**Instructions to follow**
Beginning at the line that contains "minori stranieri |", reproduce the entries below exactly, ending with the line that contains "OGV2 | 67 |". Omit each picture.

Items from a dataset

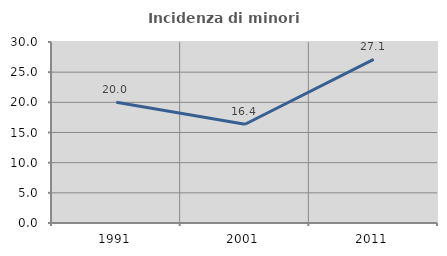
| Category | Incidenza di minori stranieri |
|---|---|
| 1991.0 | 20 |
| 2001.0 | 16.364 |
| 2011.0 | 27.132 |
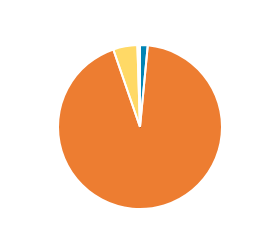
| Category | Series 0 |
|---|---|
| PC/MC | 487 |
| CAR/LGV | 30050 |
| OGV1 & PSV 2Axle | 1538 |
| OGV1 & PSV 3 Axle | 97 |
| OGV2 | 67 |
--
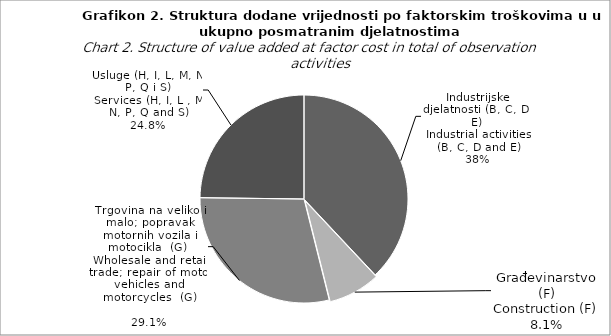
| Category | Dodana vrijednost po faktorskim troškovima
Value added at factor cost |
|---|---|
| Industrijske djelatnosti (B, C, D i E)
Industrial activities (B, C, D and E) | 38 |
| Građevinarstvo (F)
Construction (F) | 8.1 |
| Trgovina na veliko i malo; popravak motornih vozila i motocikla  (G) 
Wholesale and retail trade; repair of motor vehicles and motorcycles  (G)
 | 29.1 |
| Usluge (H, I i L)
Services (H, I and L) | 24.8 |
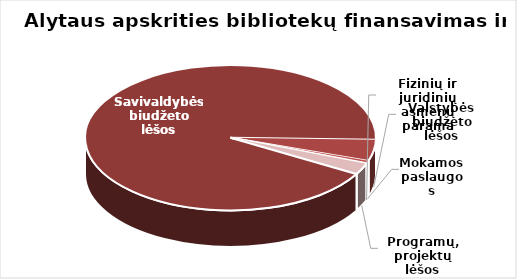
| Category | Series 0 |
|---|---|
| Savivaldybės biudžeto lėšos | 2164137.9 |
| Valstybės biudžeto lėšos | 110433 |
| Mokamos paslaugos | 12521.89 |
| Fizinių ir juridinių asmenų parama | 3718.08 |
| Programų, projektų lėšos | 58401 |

**Exercise answer**
| Category | Incidenza di minori stranieri |
|---|---|
| 1991.0 | 20 |
| 2001.0 | 16.364 |
| 2011.0 | 27.132 |
| Category | Series 0 |
|---|---|
| PC/MC | 487 |
| CAR/LGV | 30050 |
| OGV1 & PSV 2Axle | 1538 |
| OGV1 & PSV 3 Axle | 97 |
| OGV2 | 67 |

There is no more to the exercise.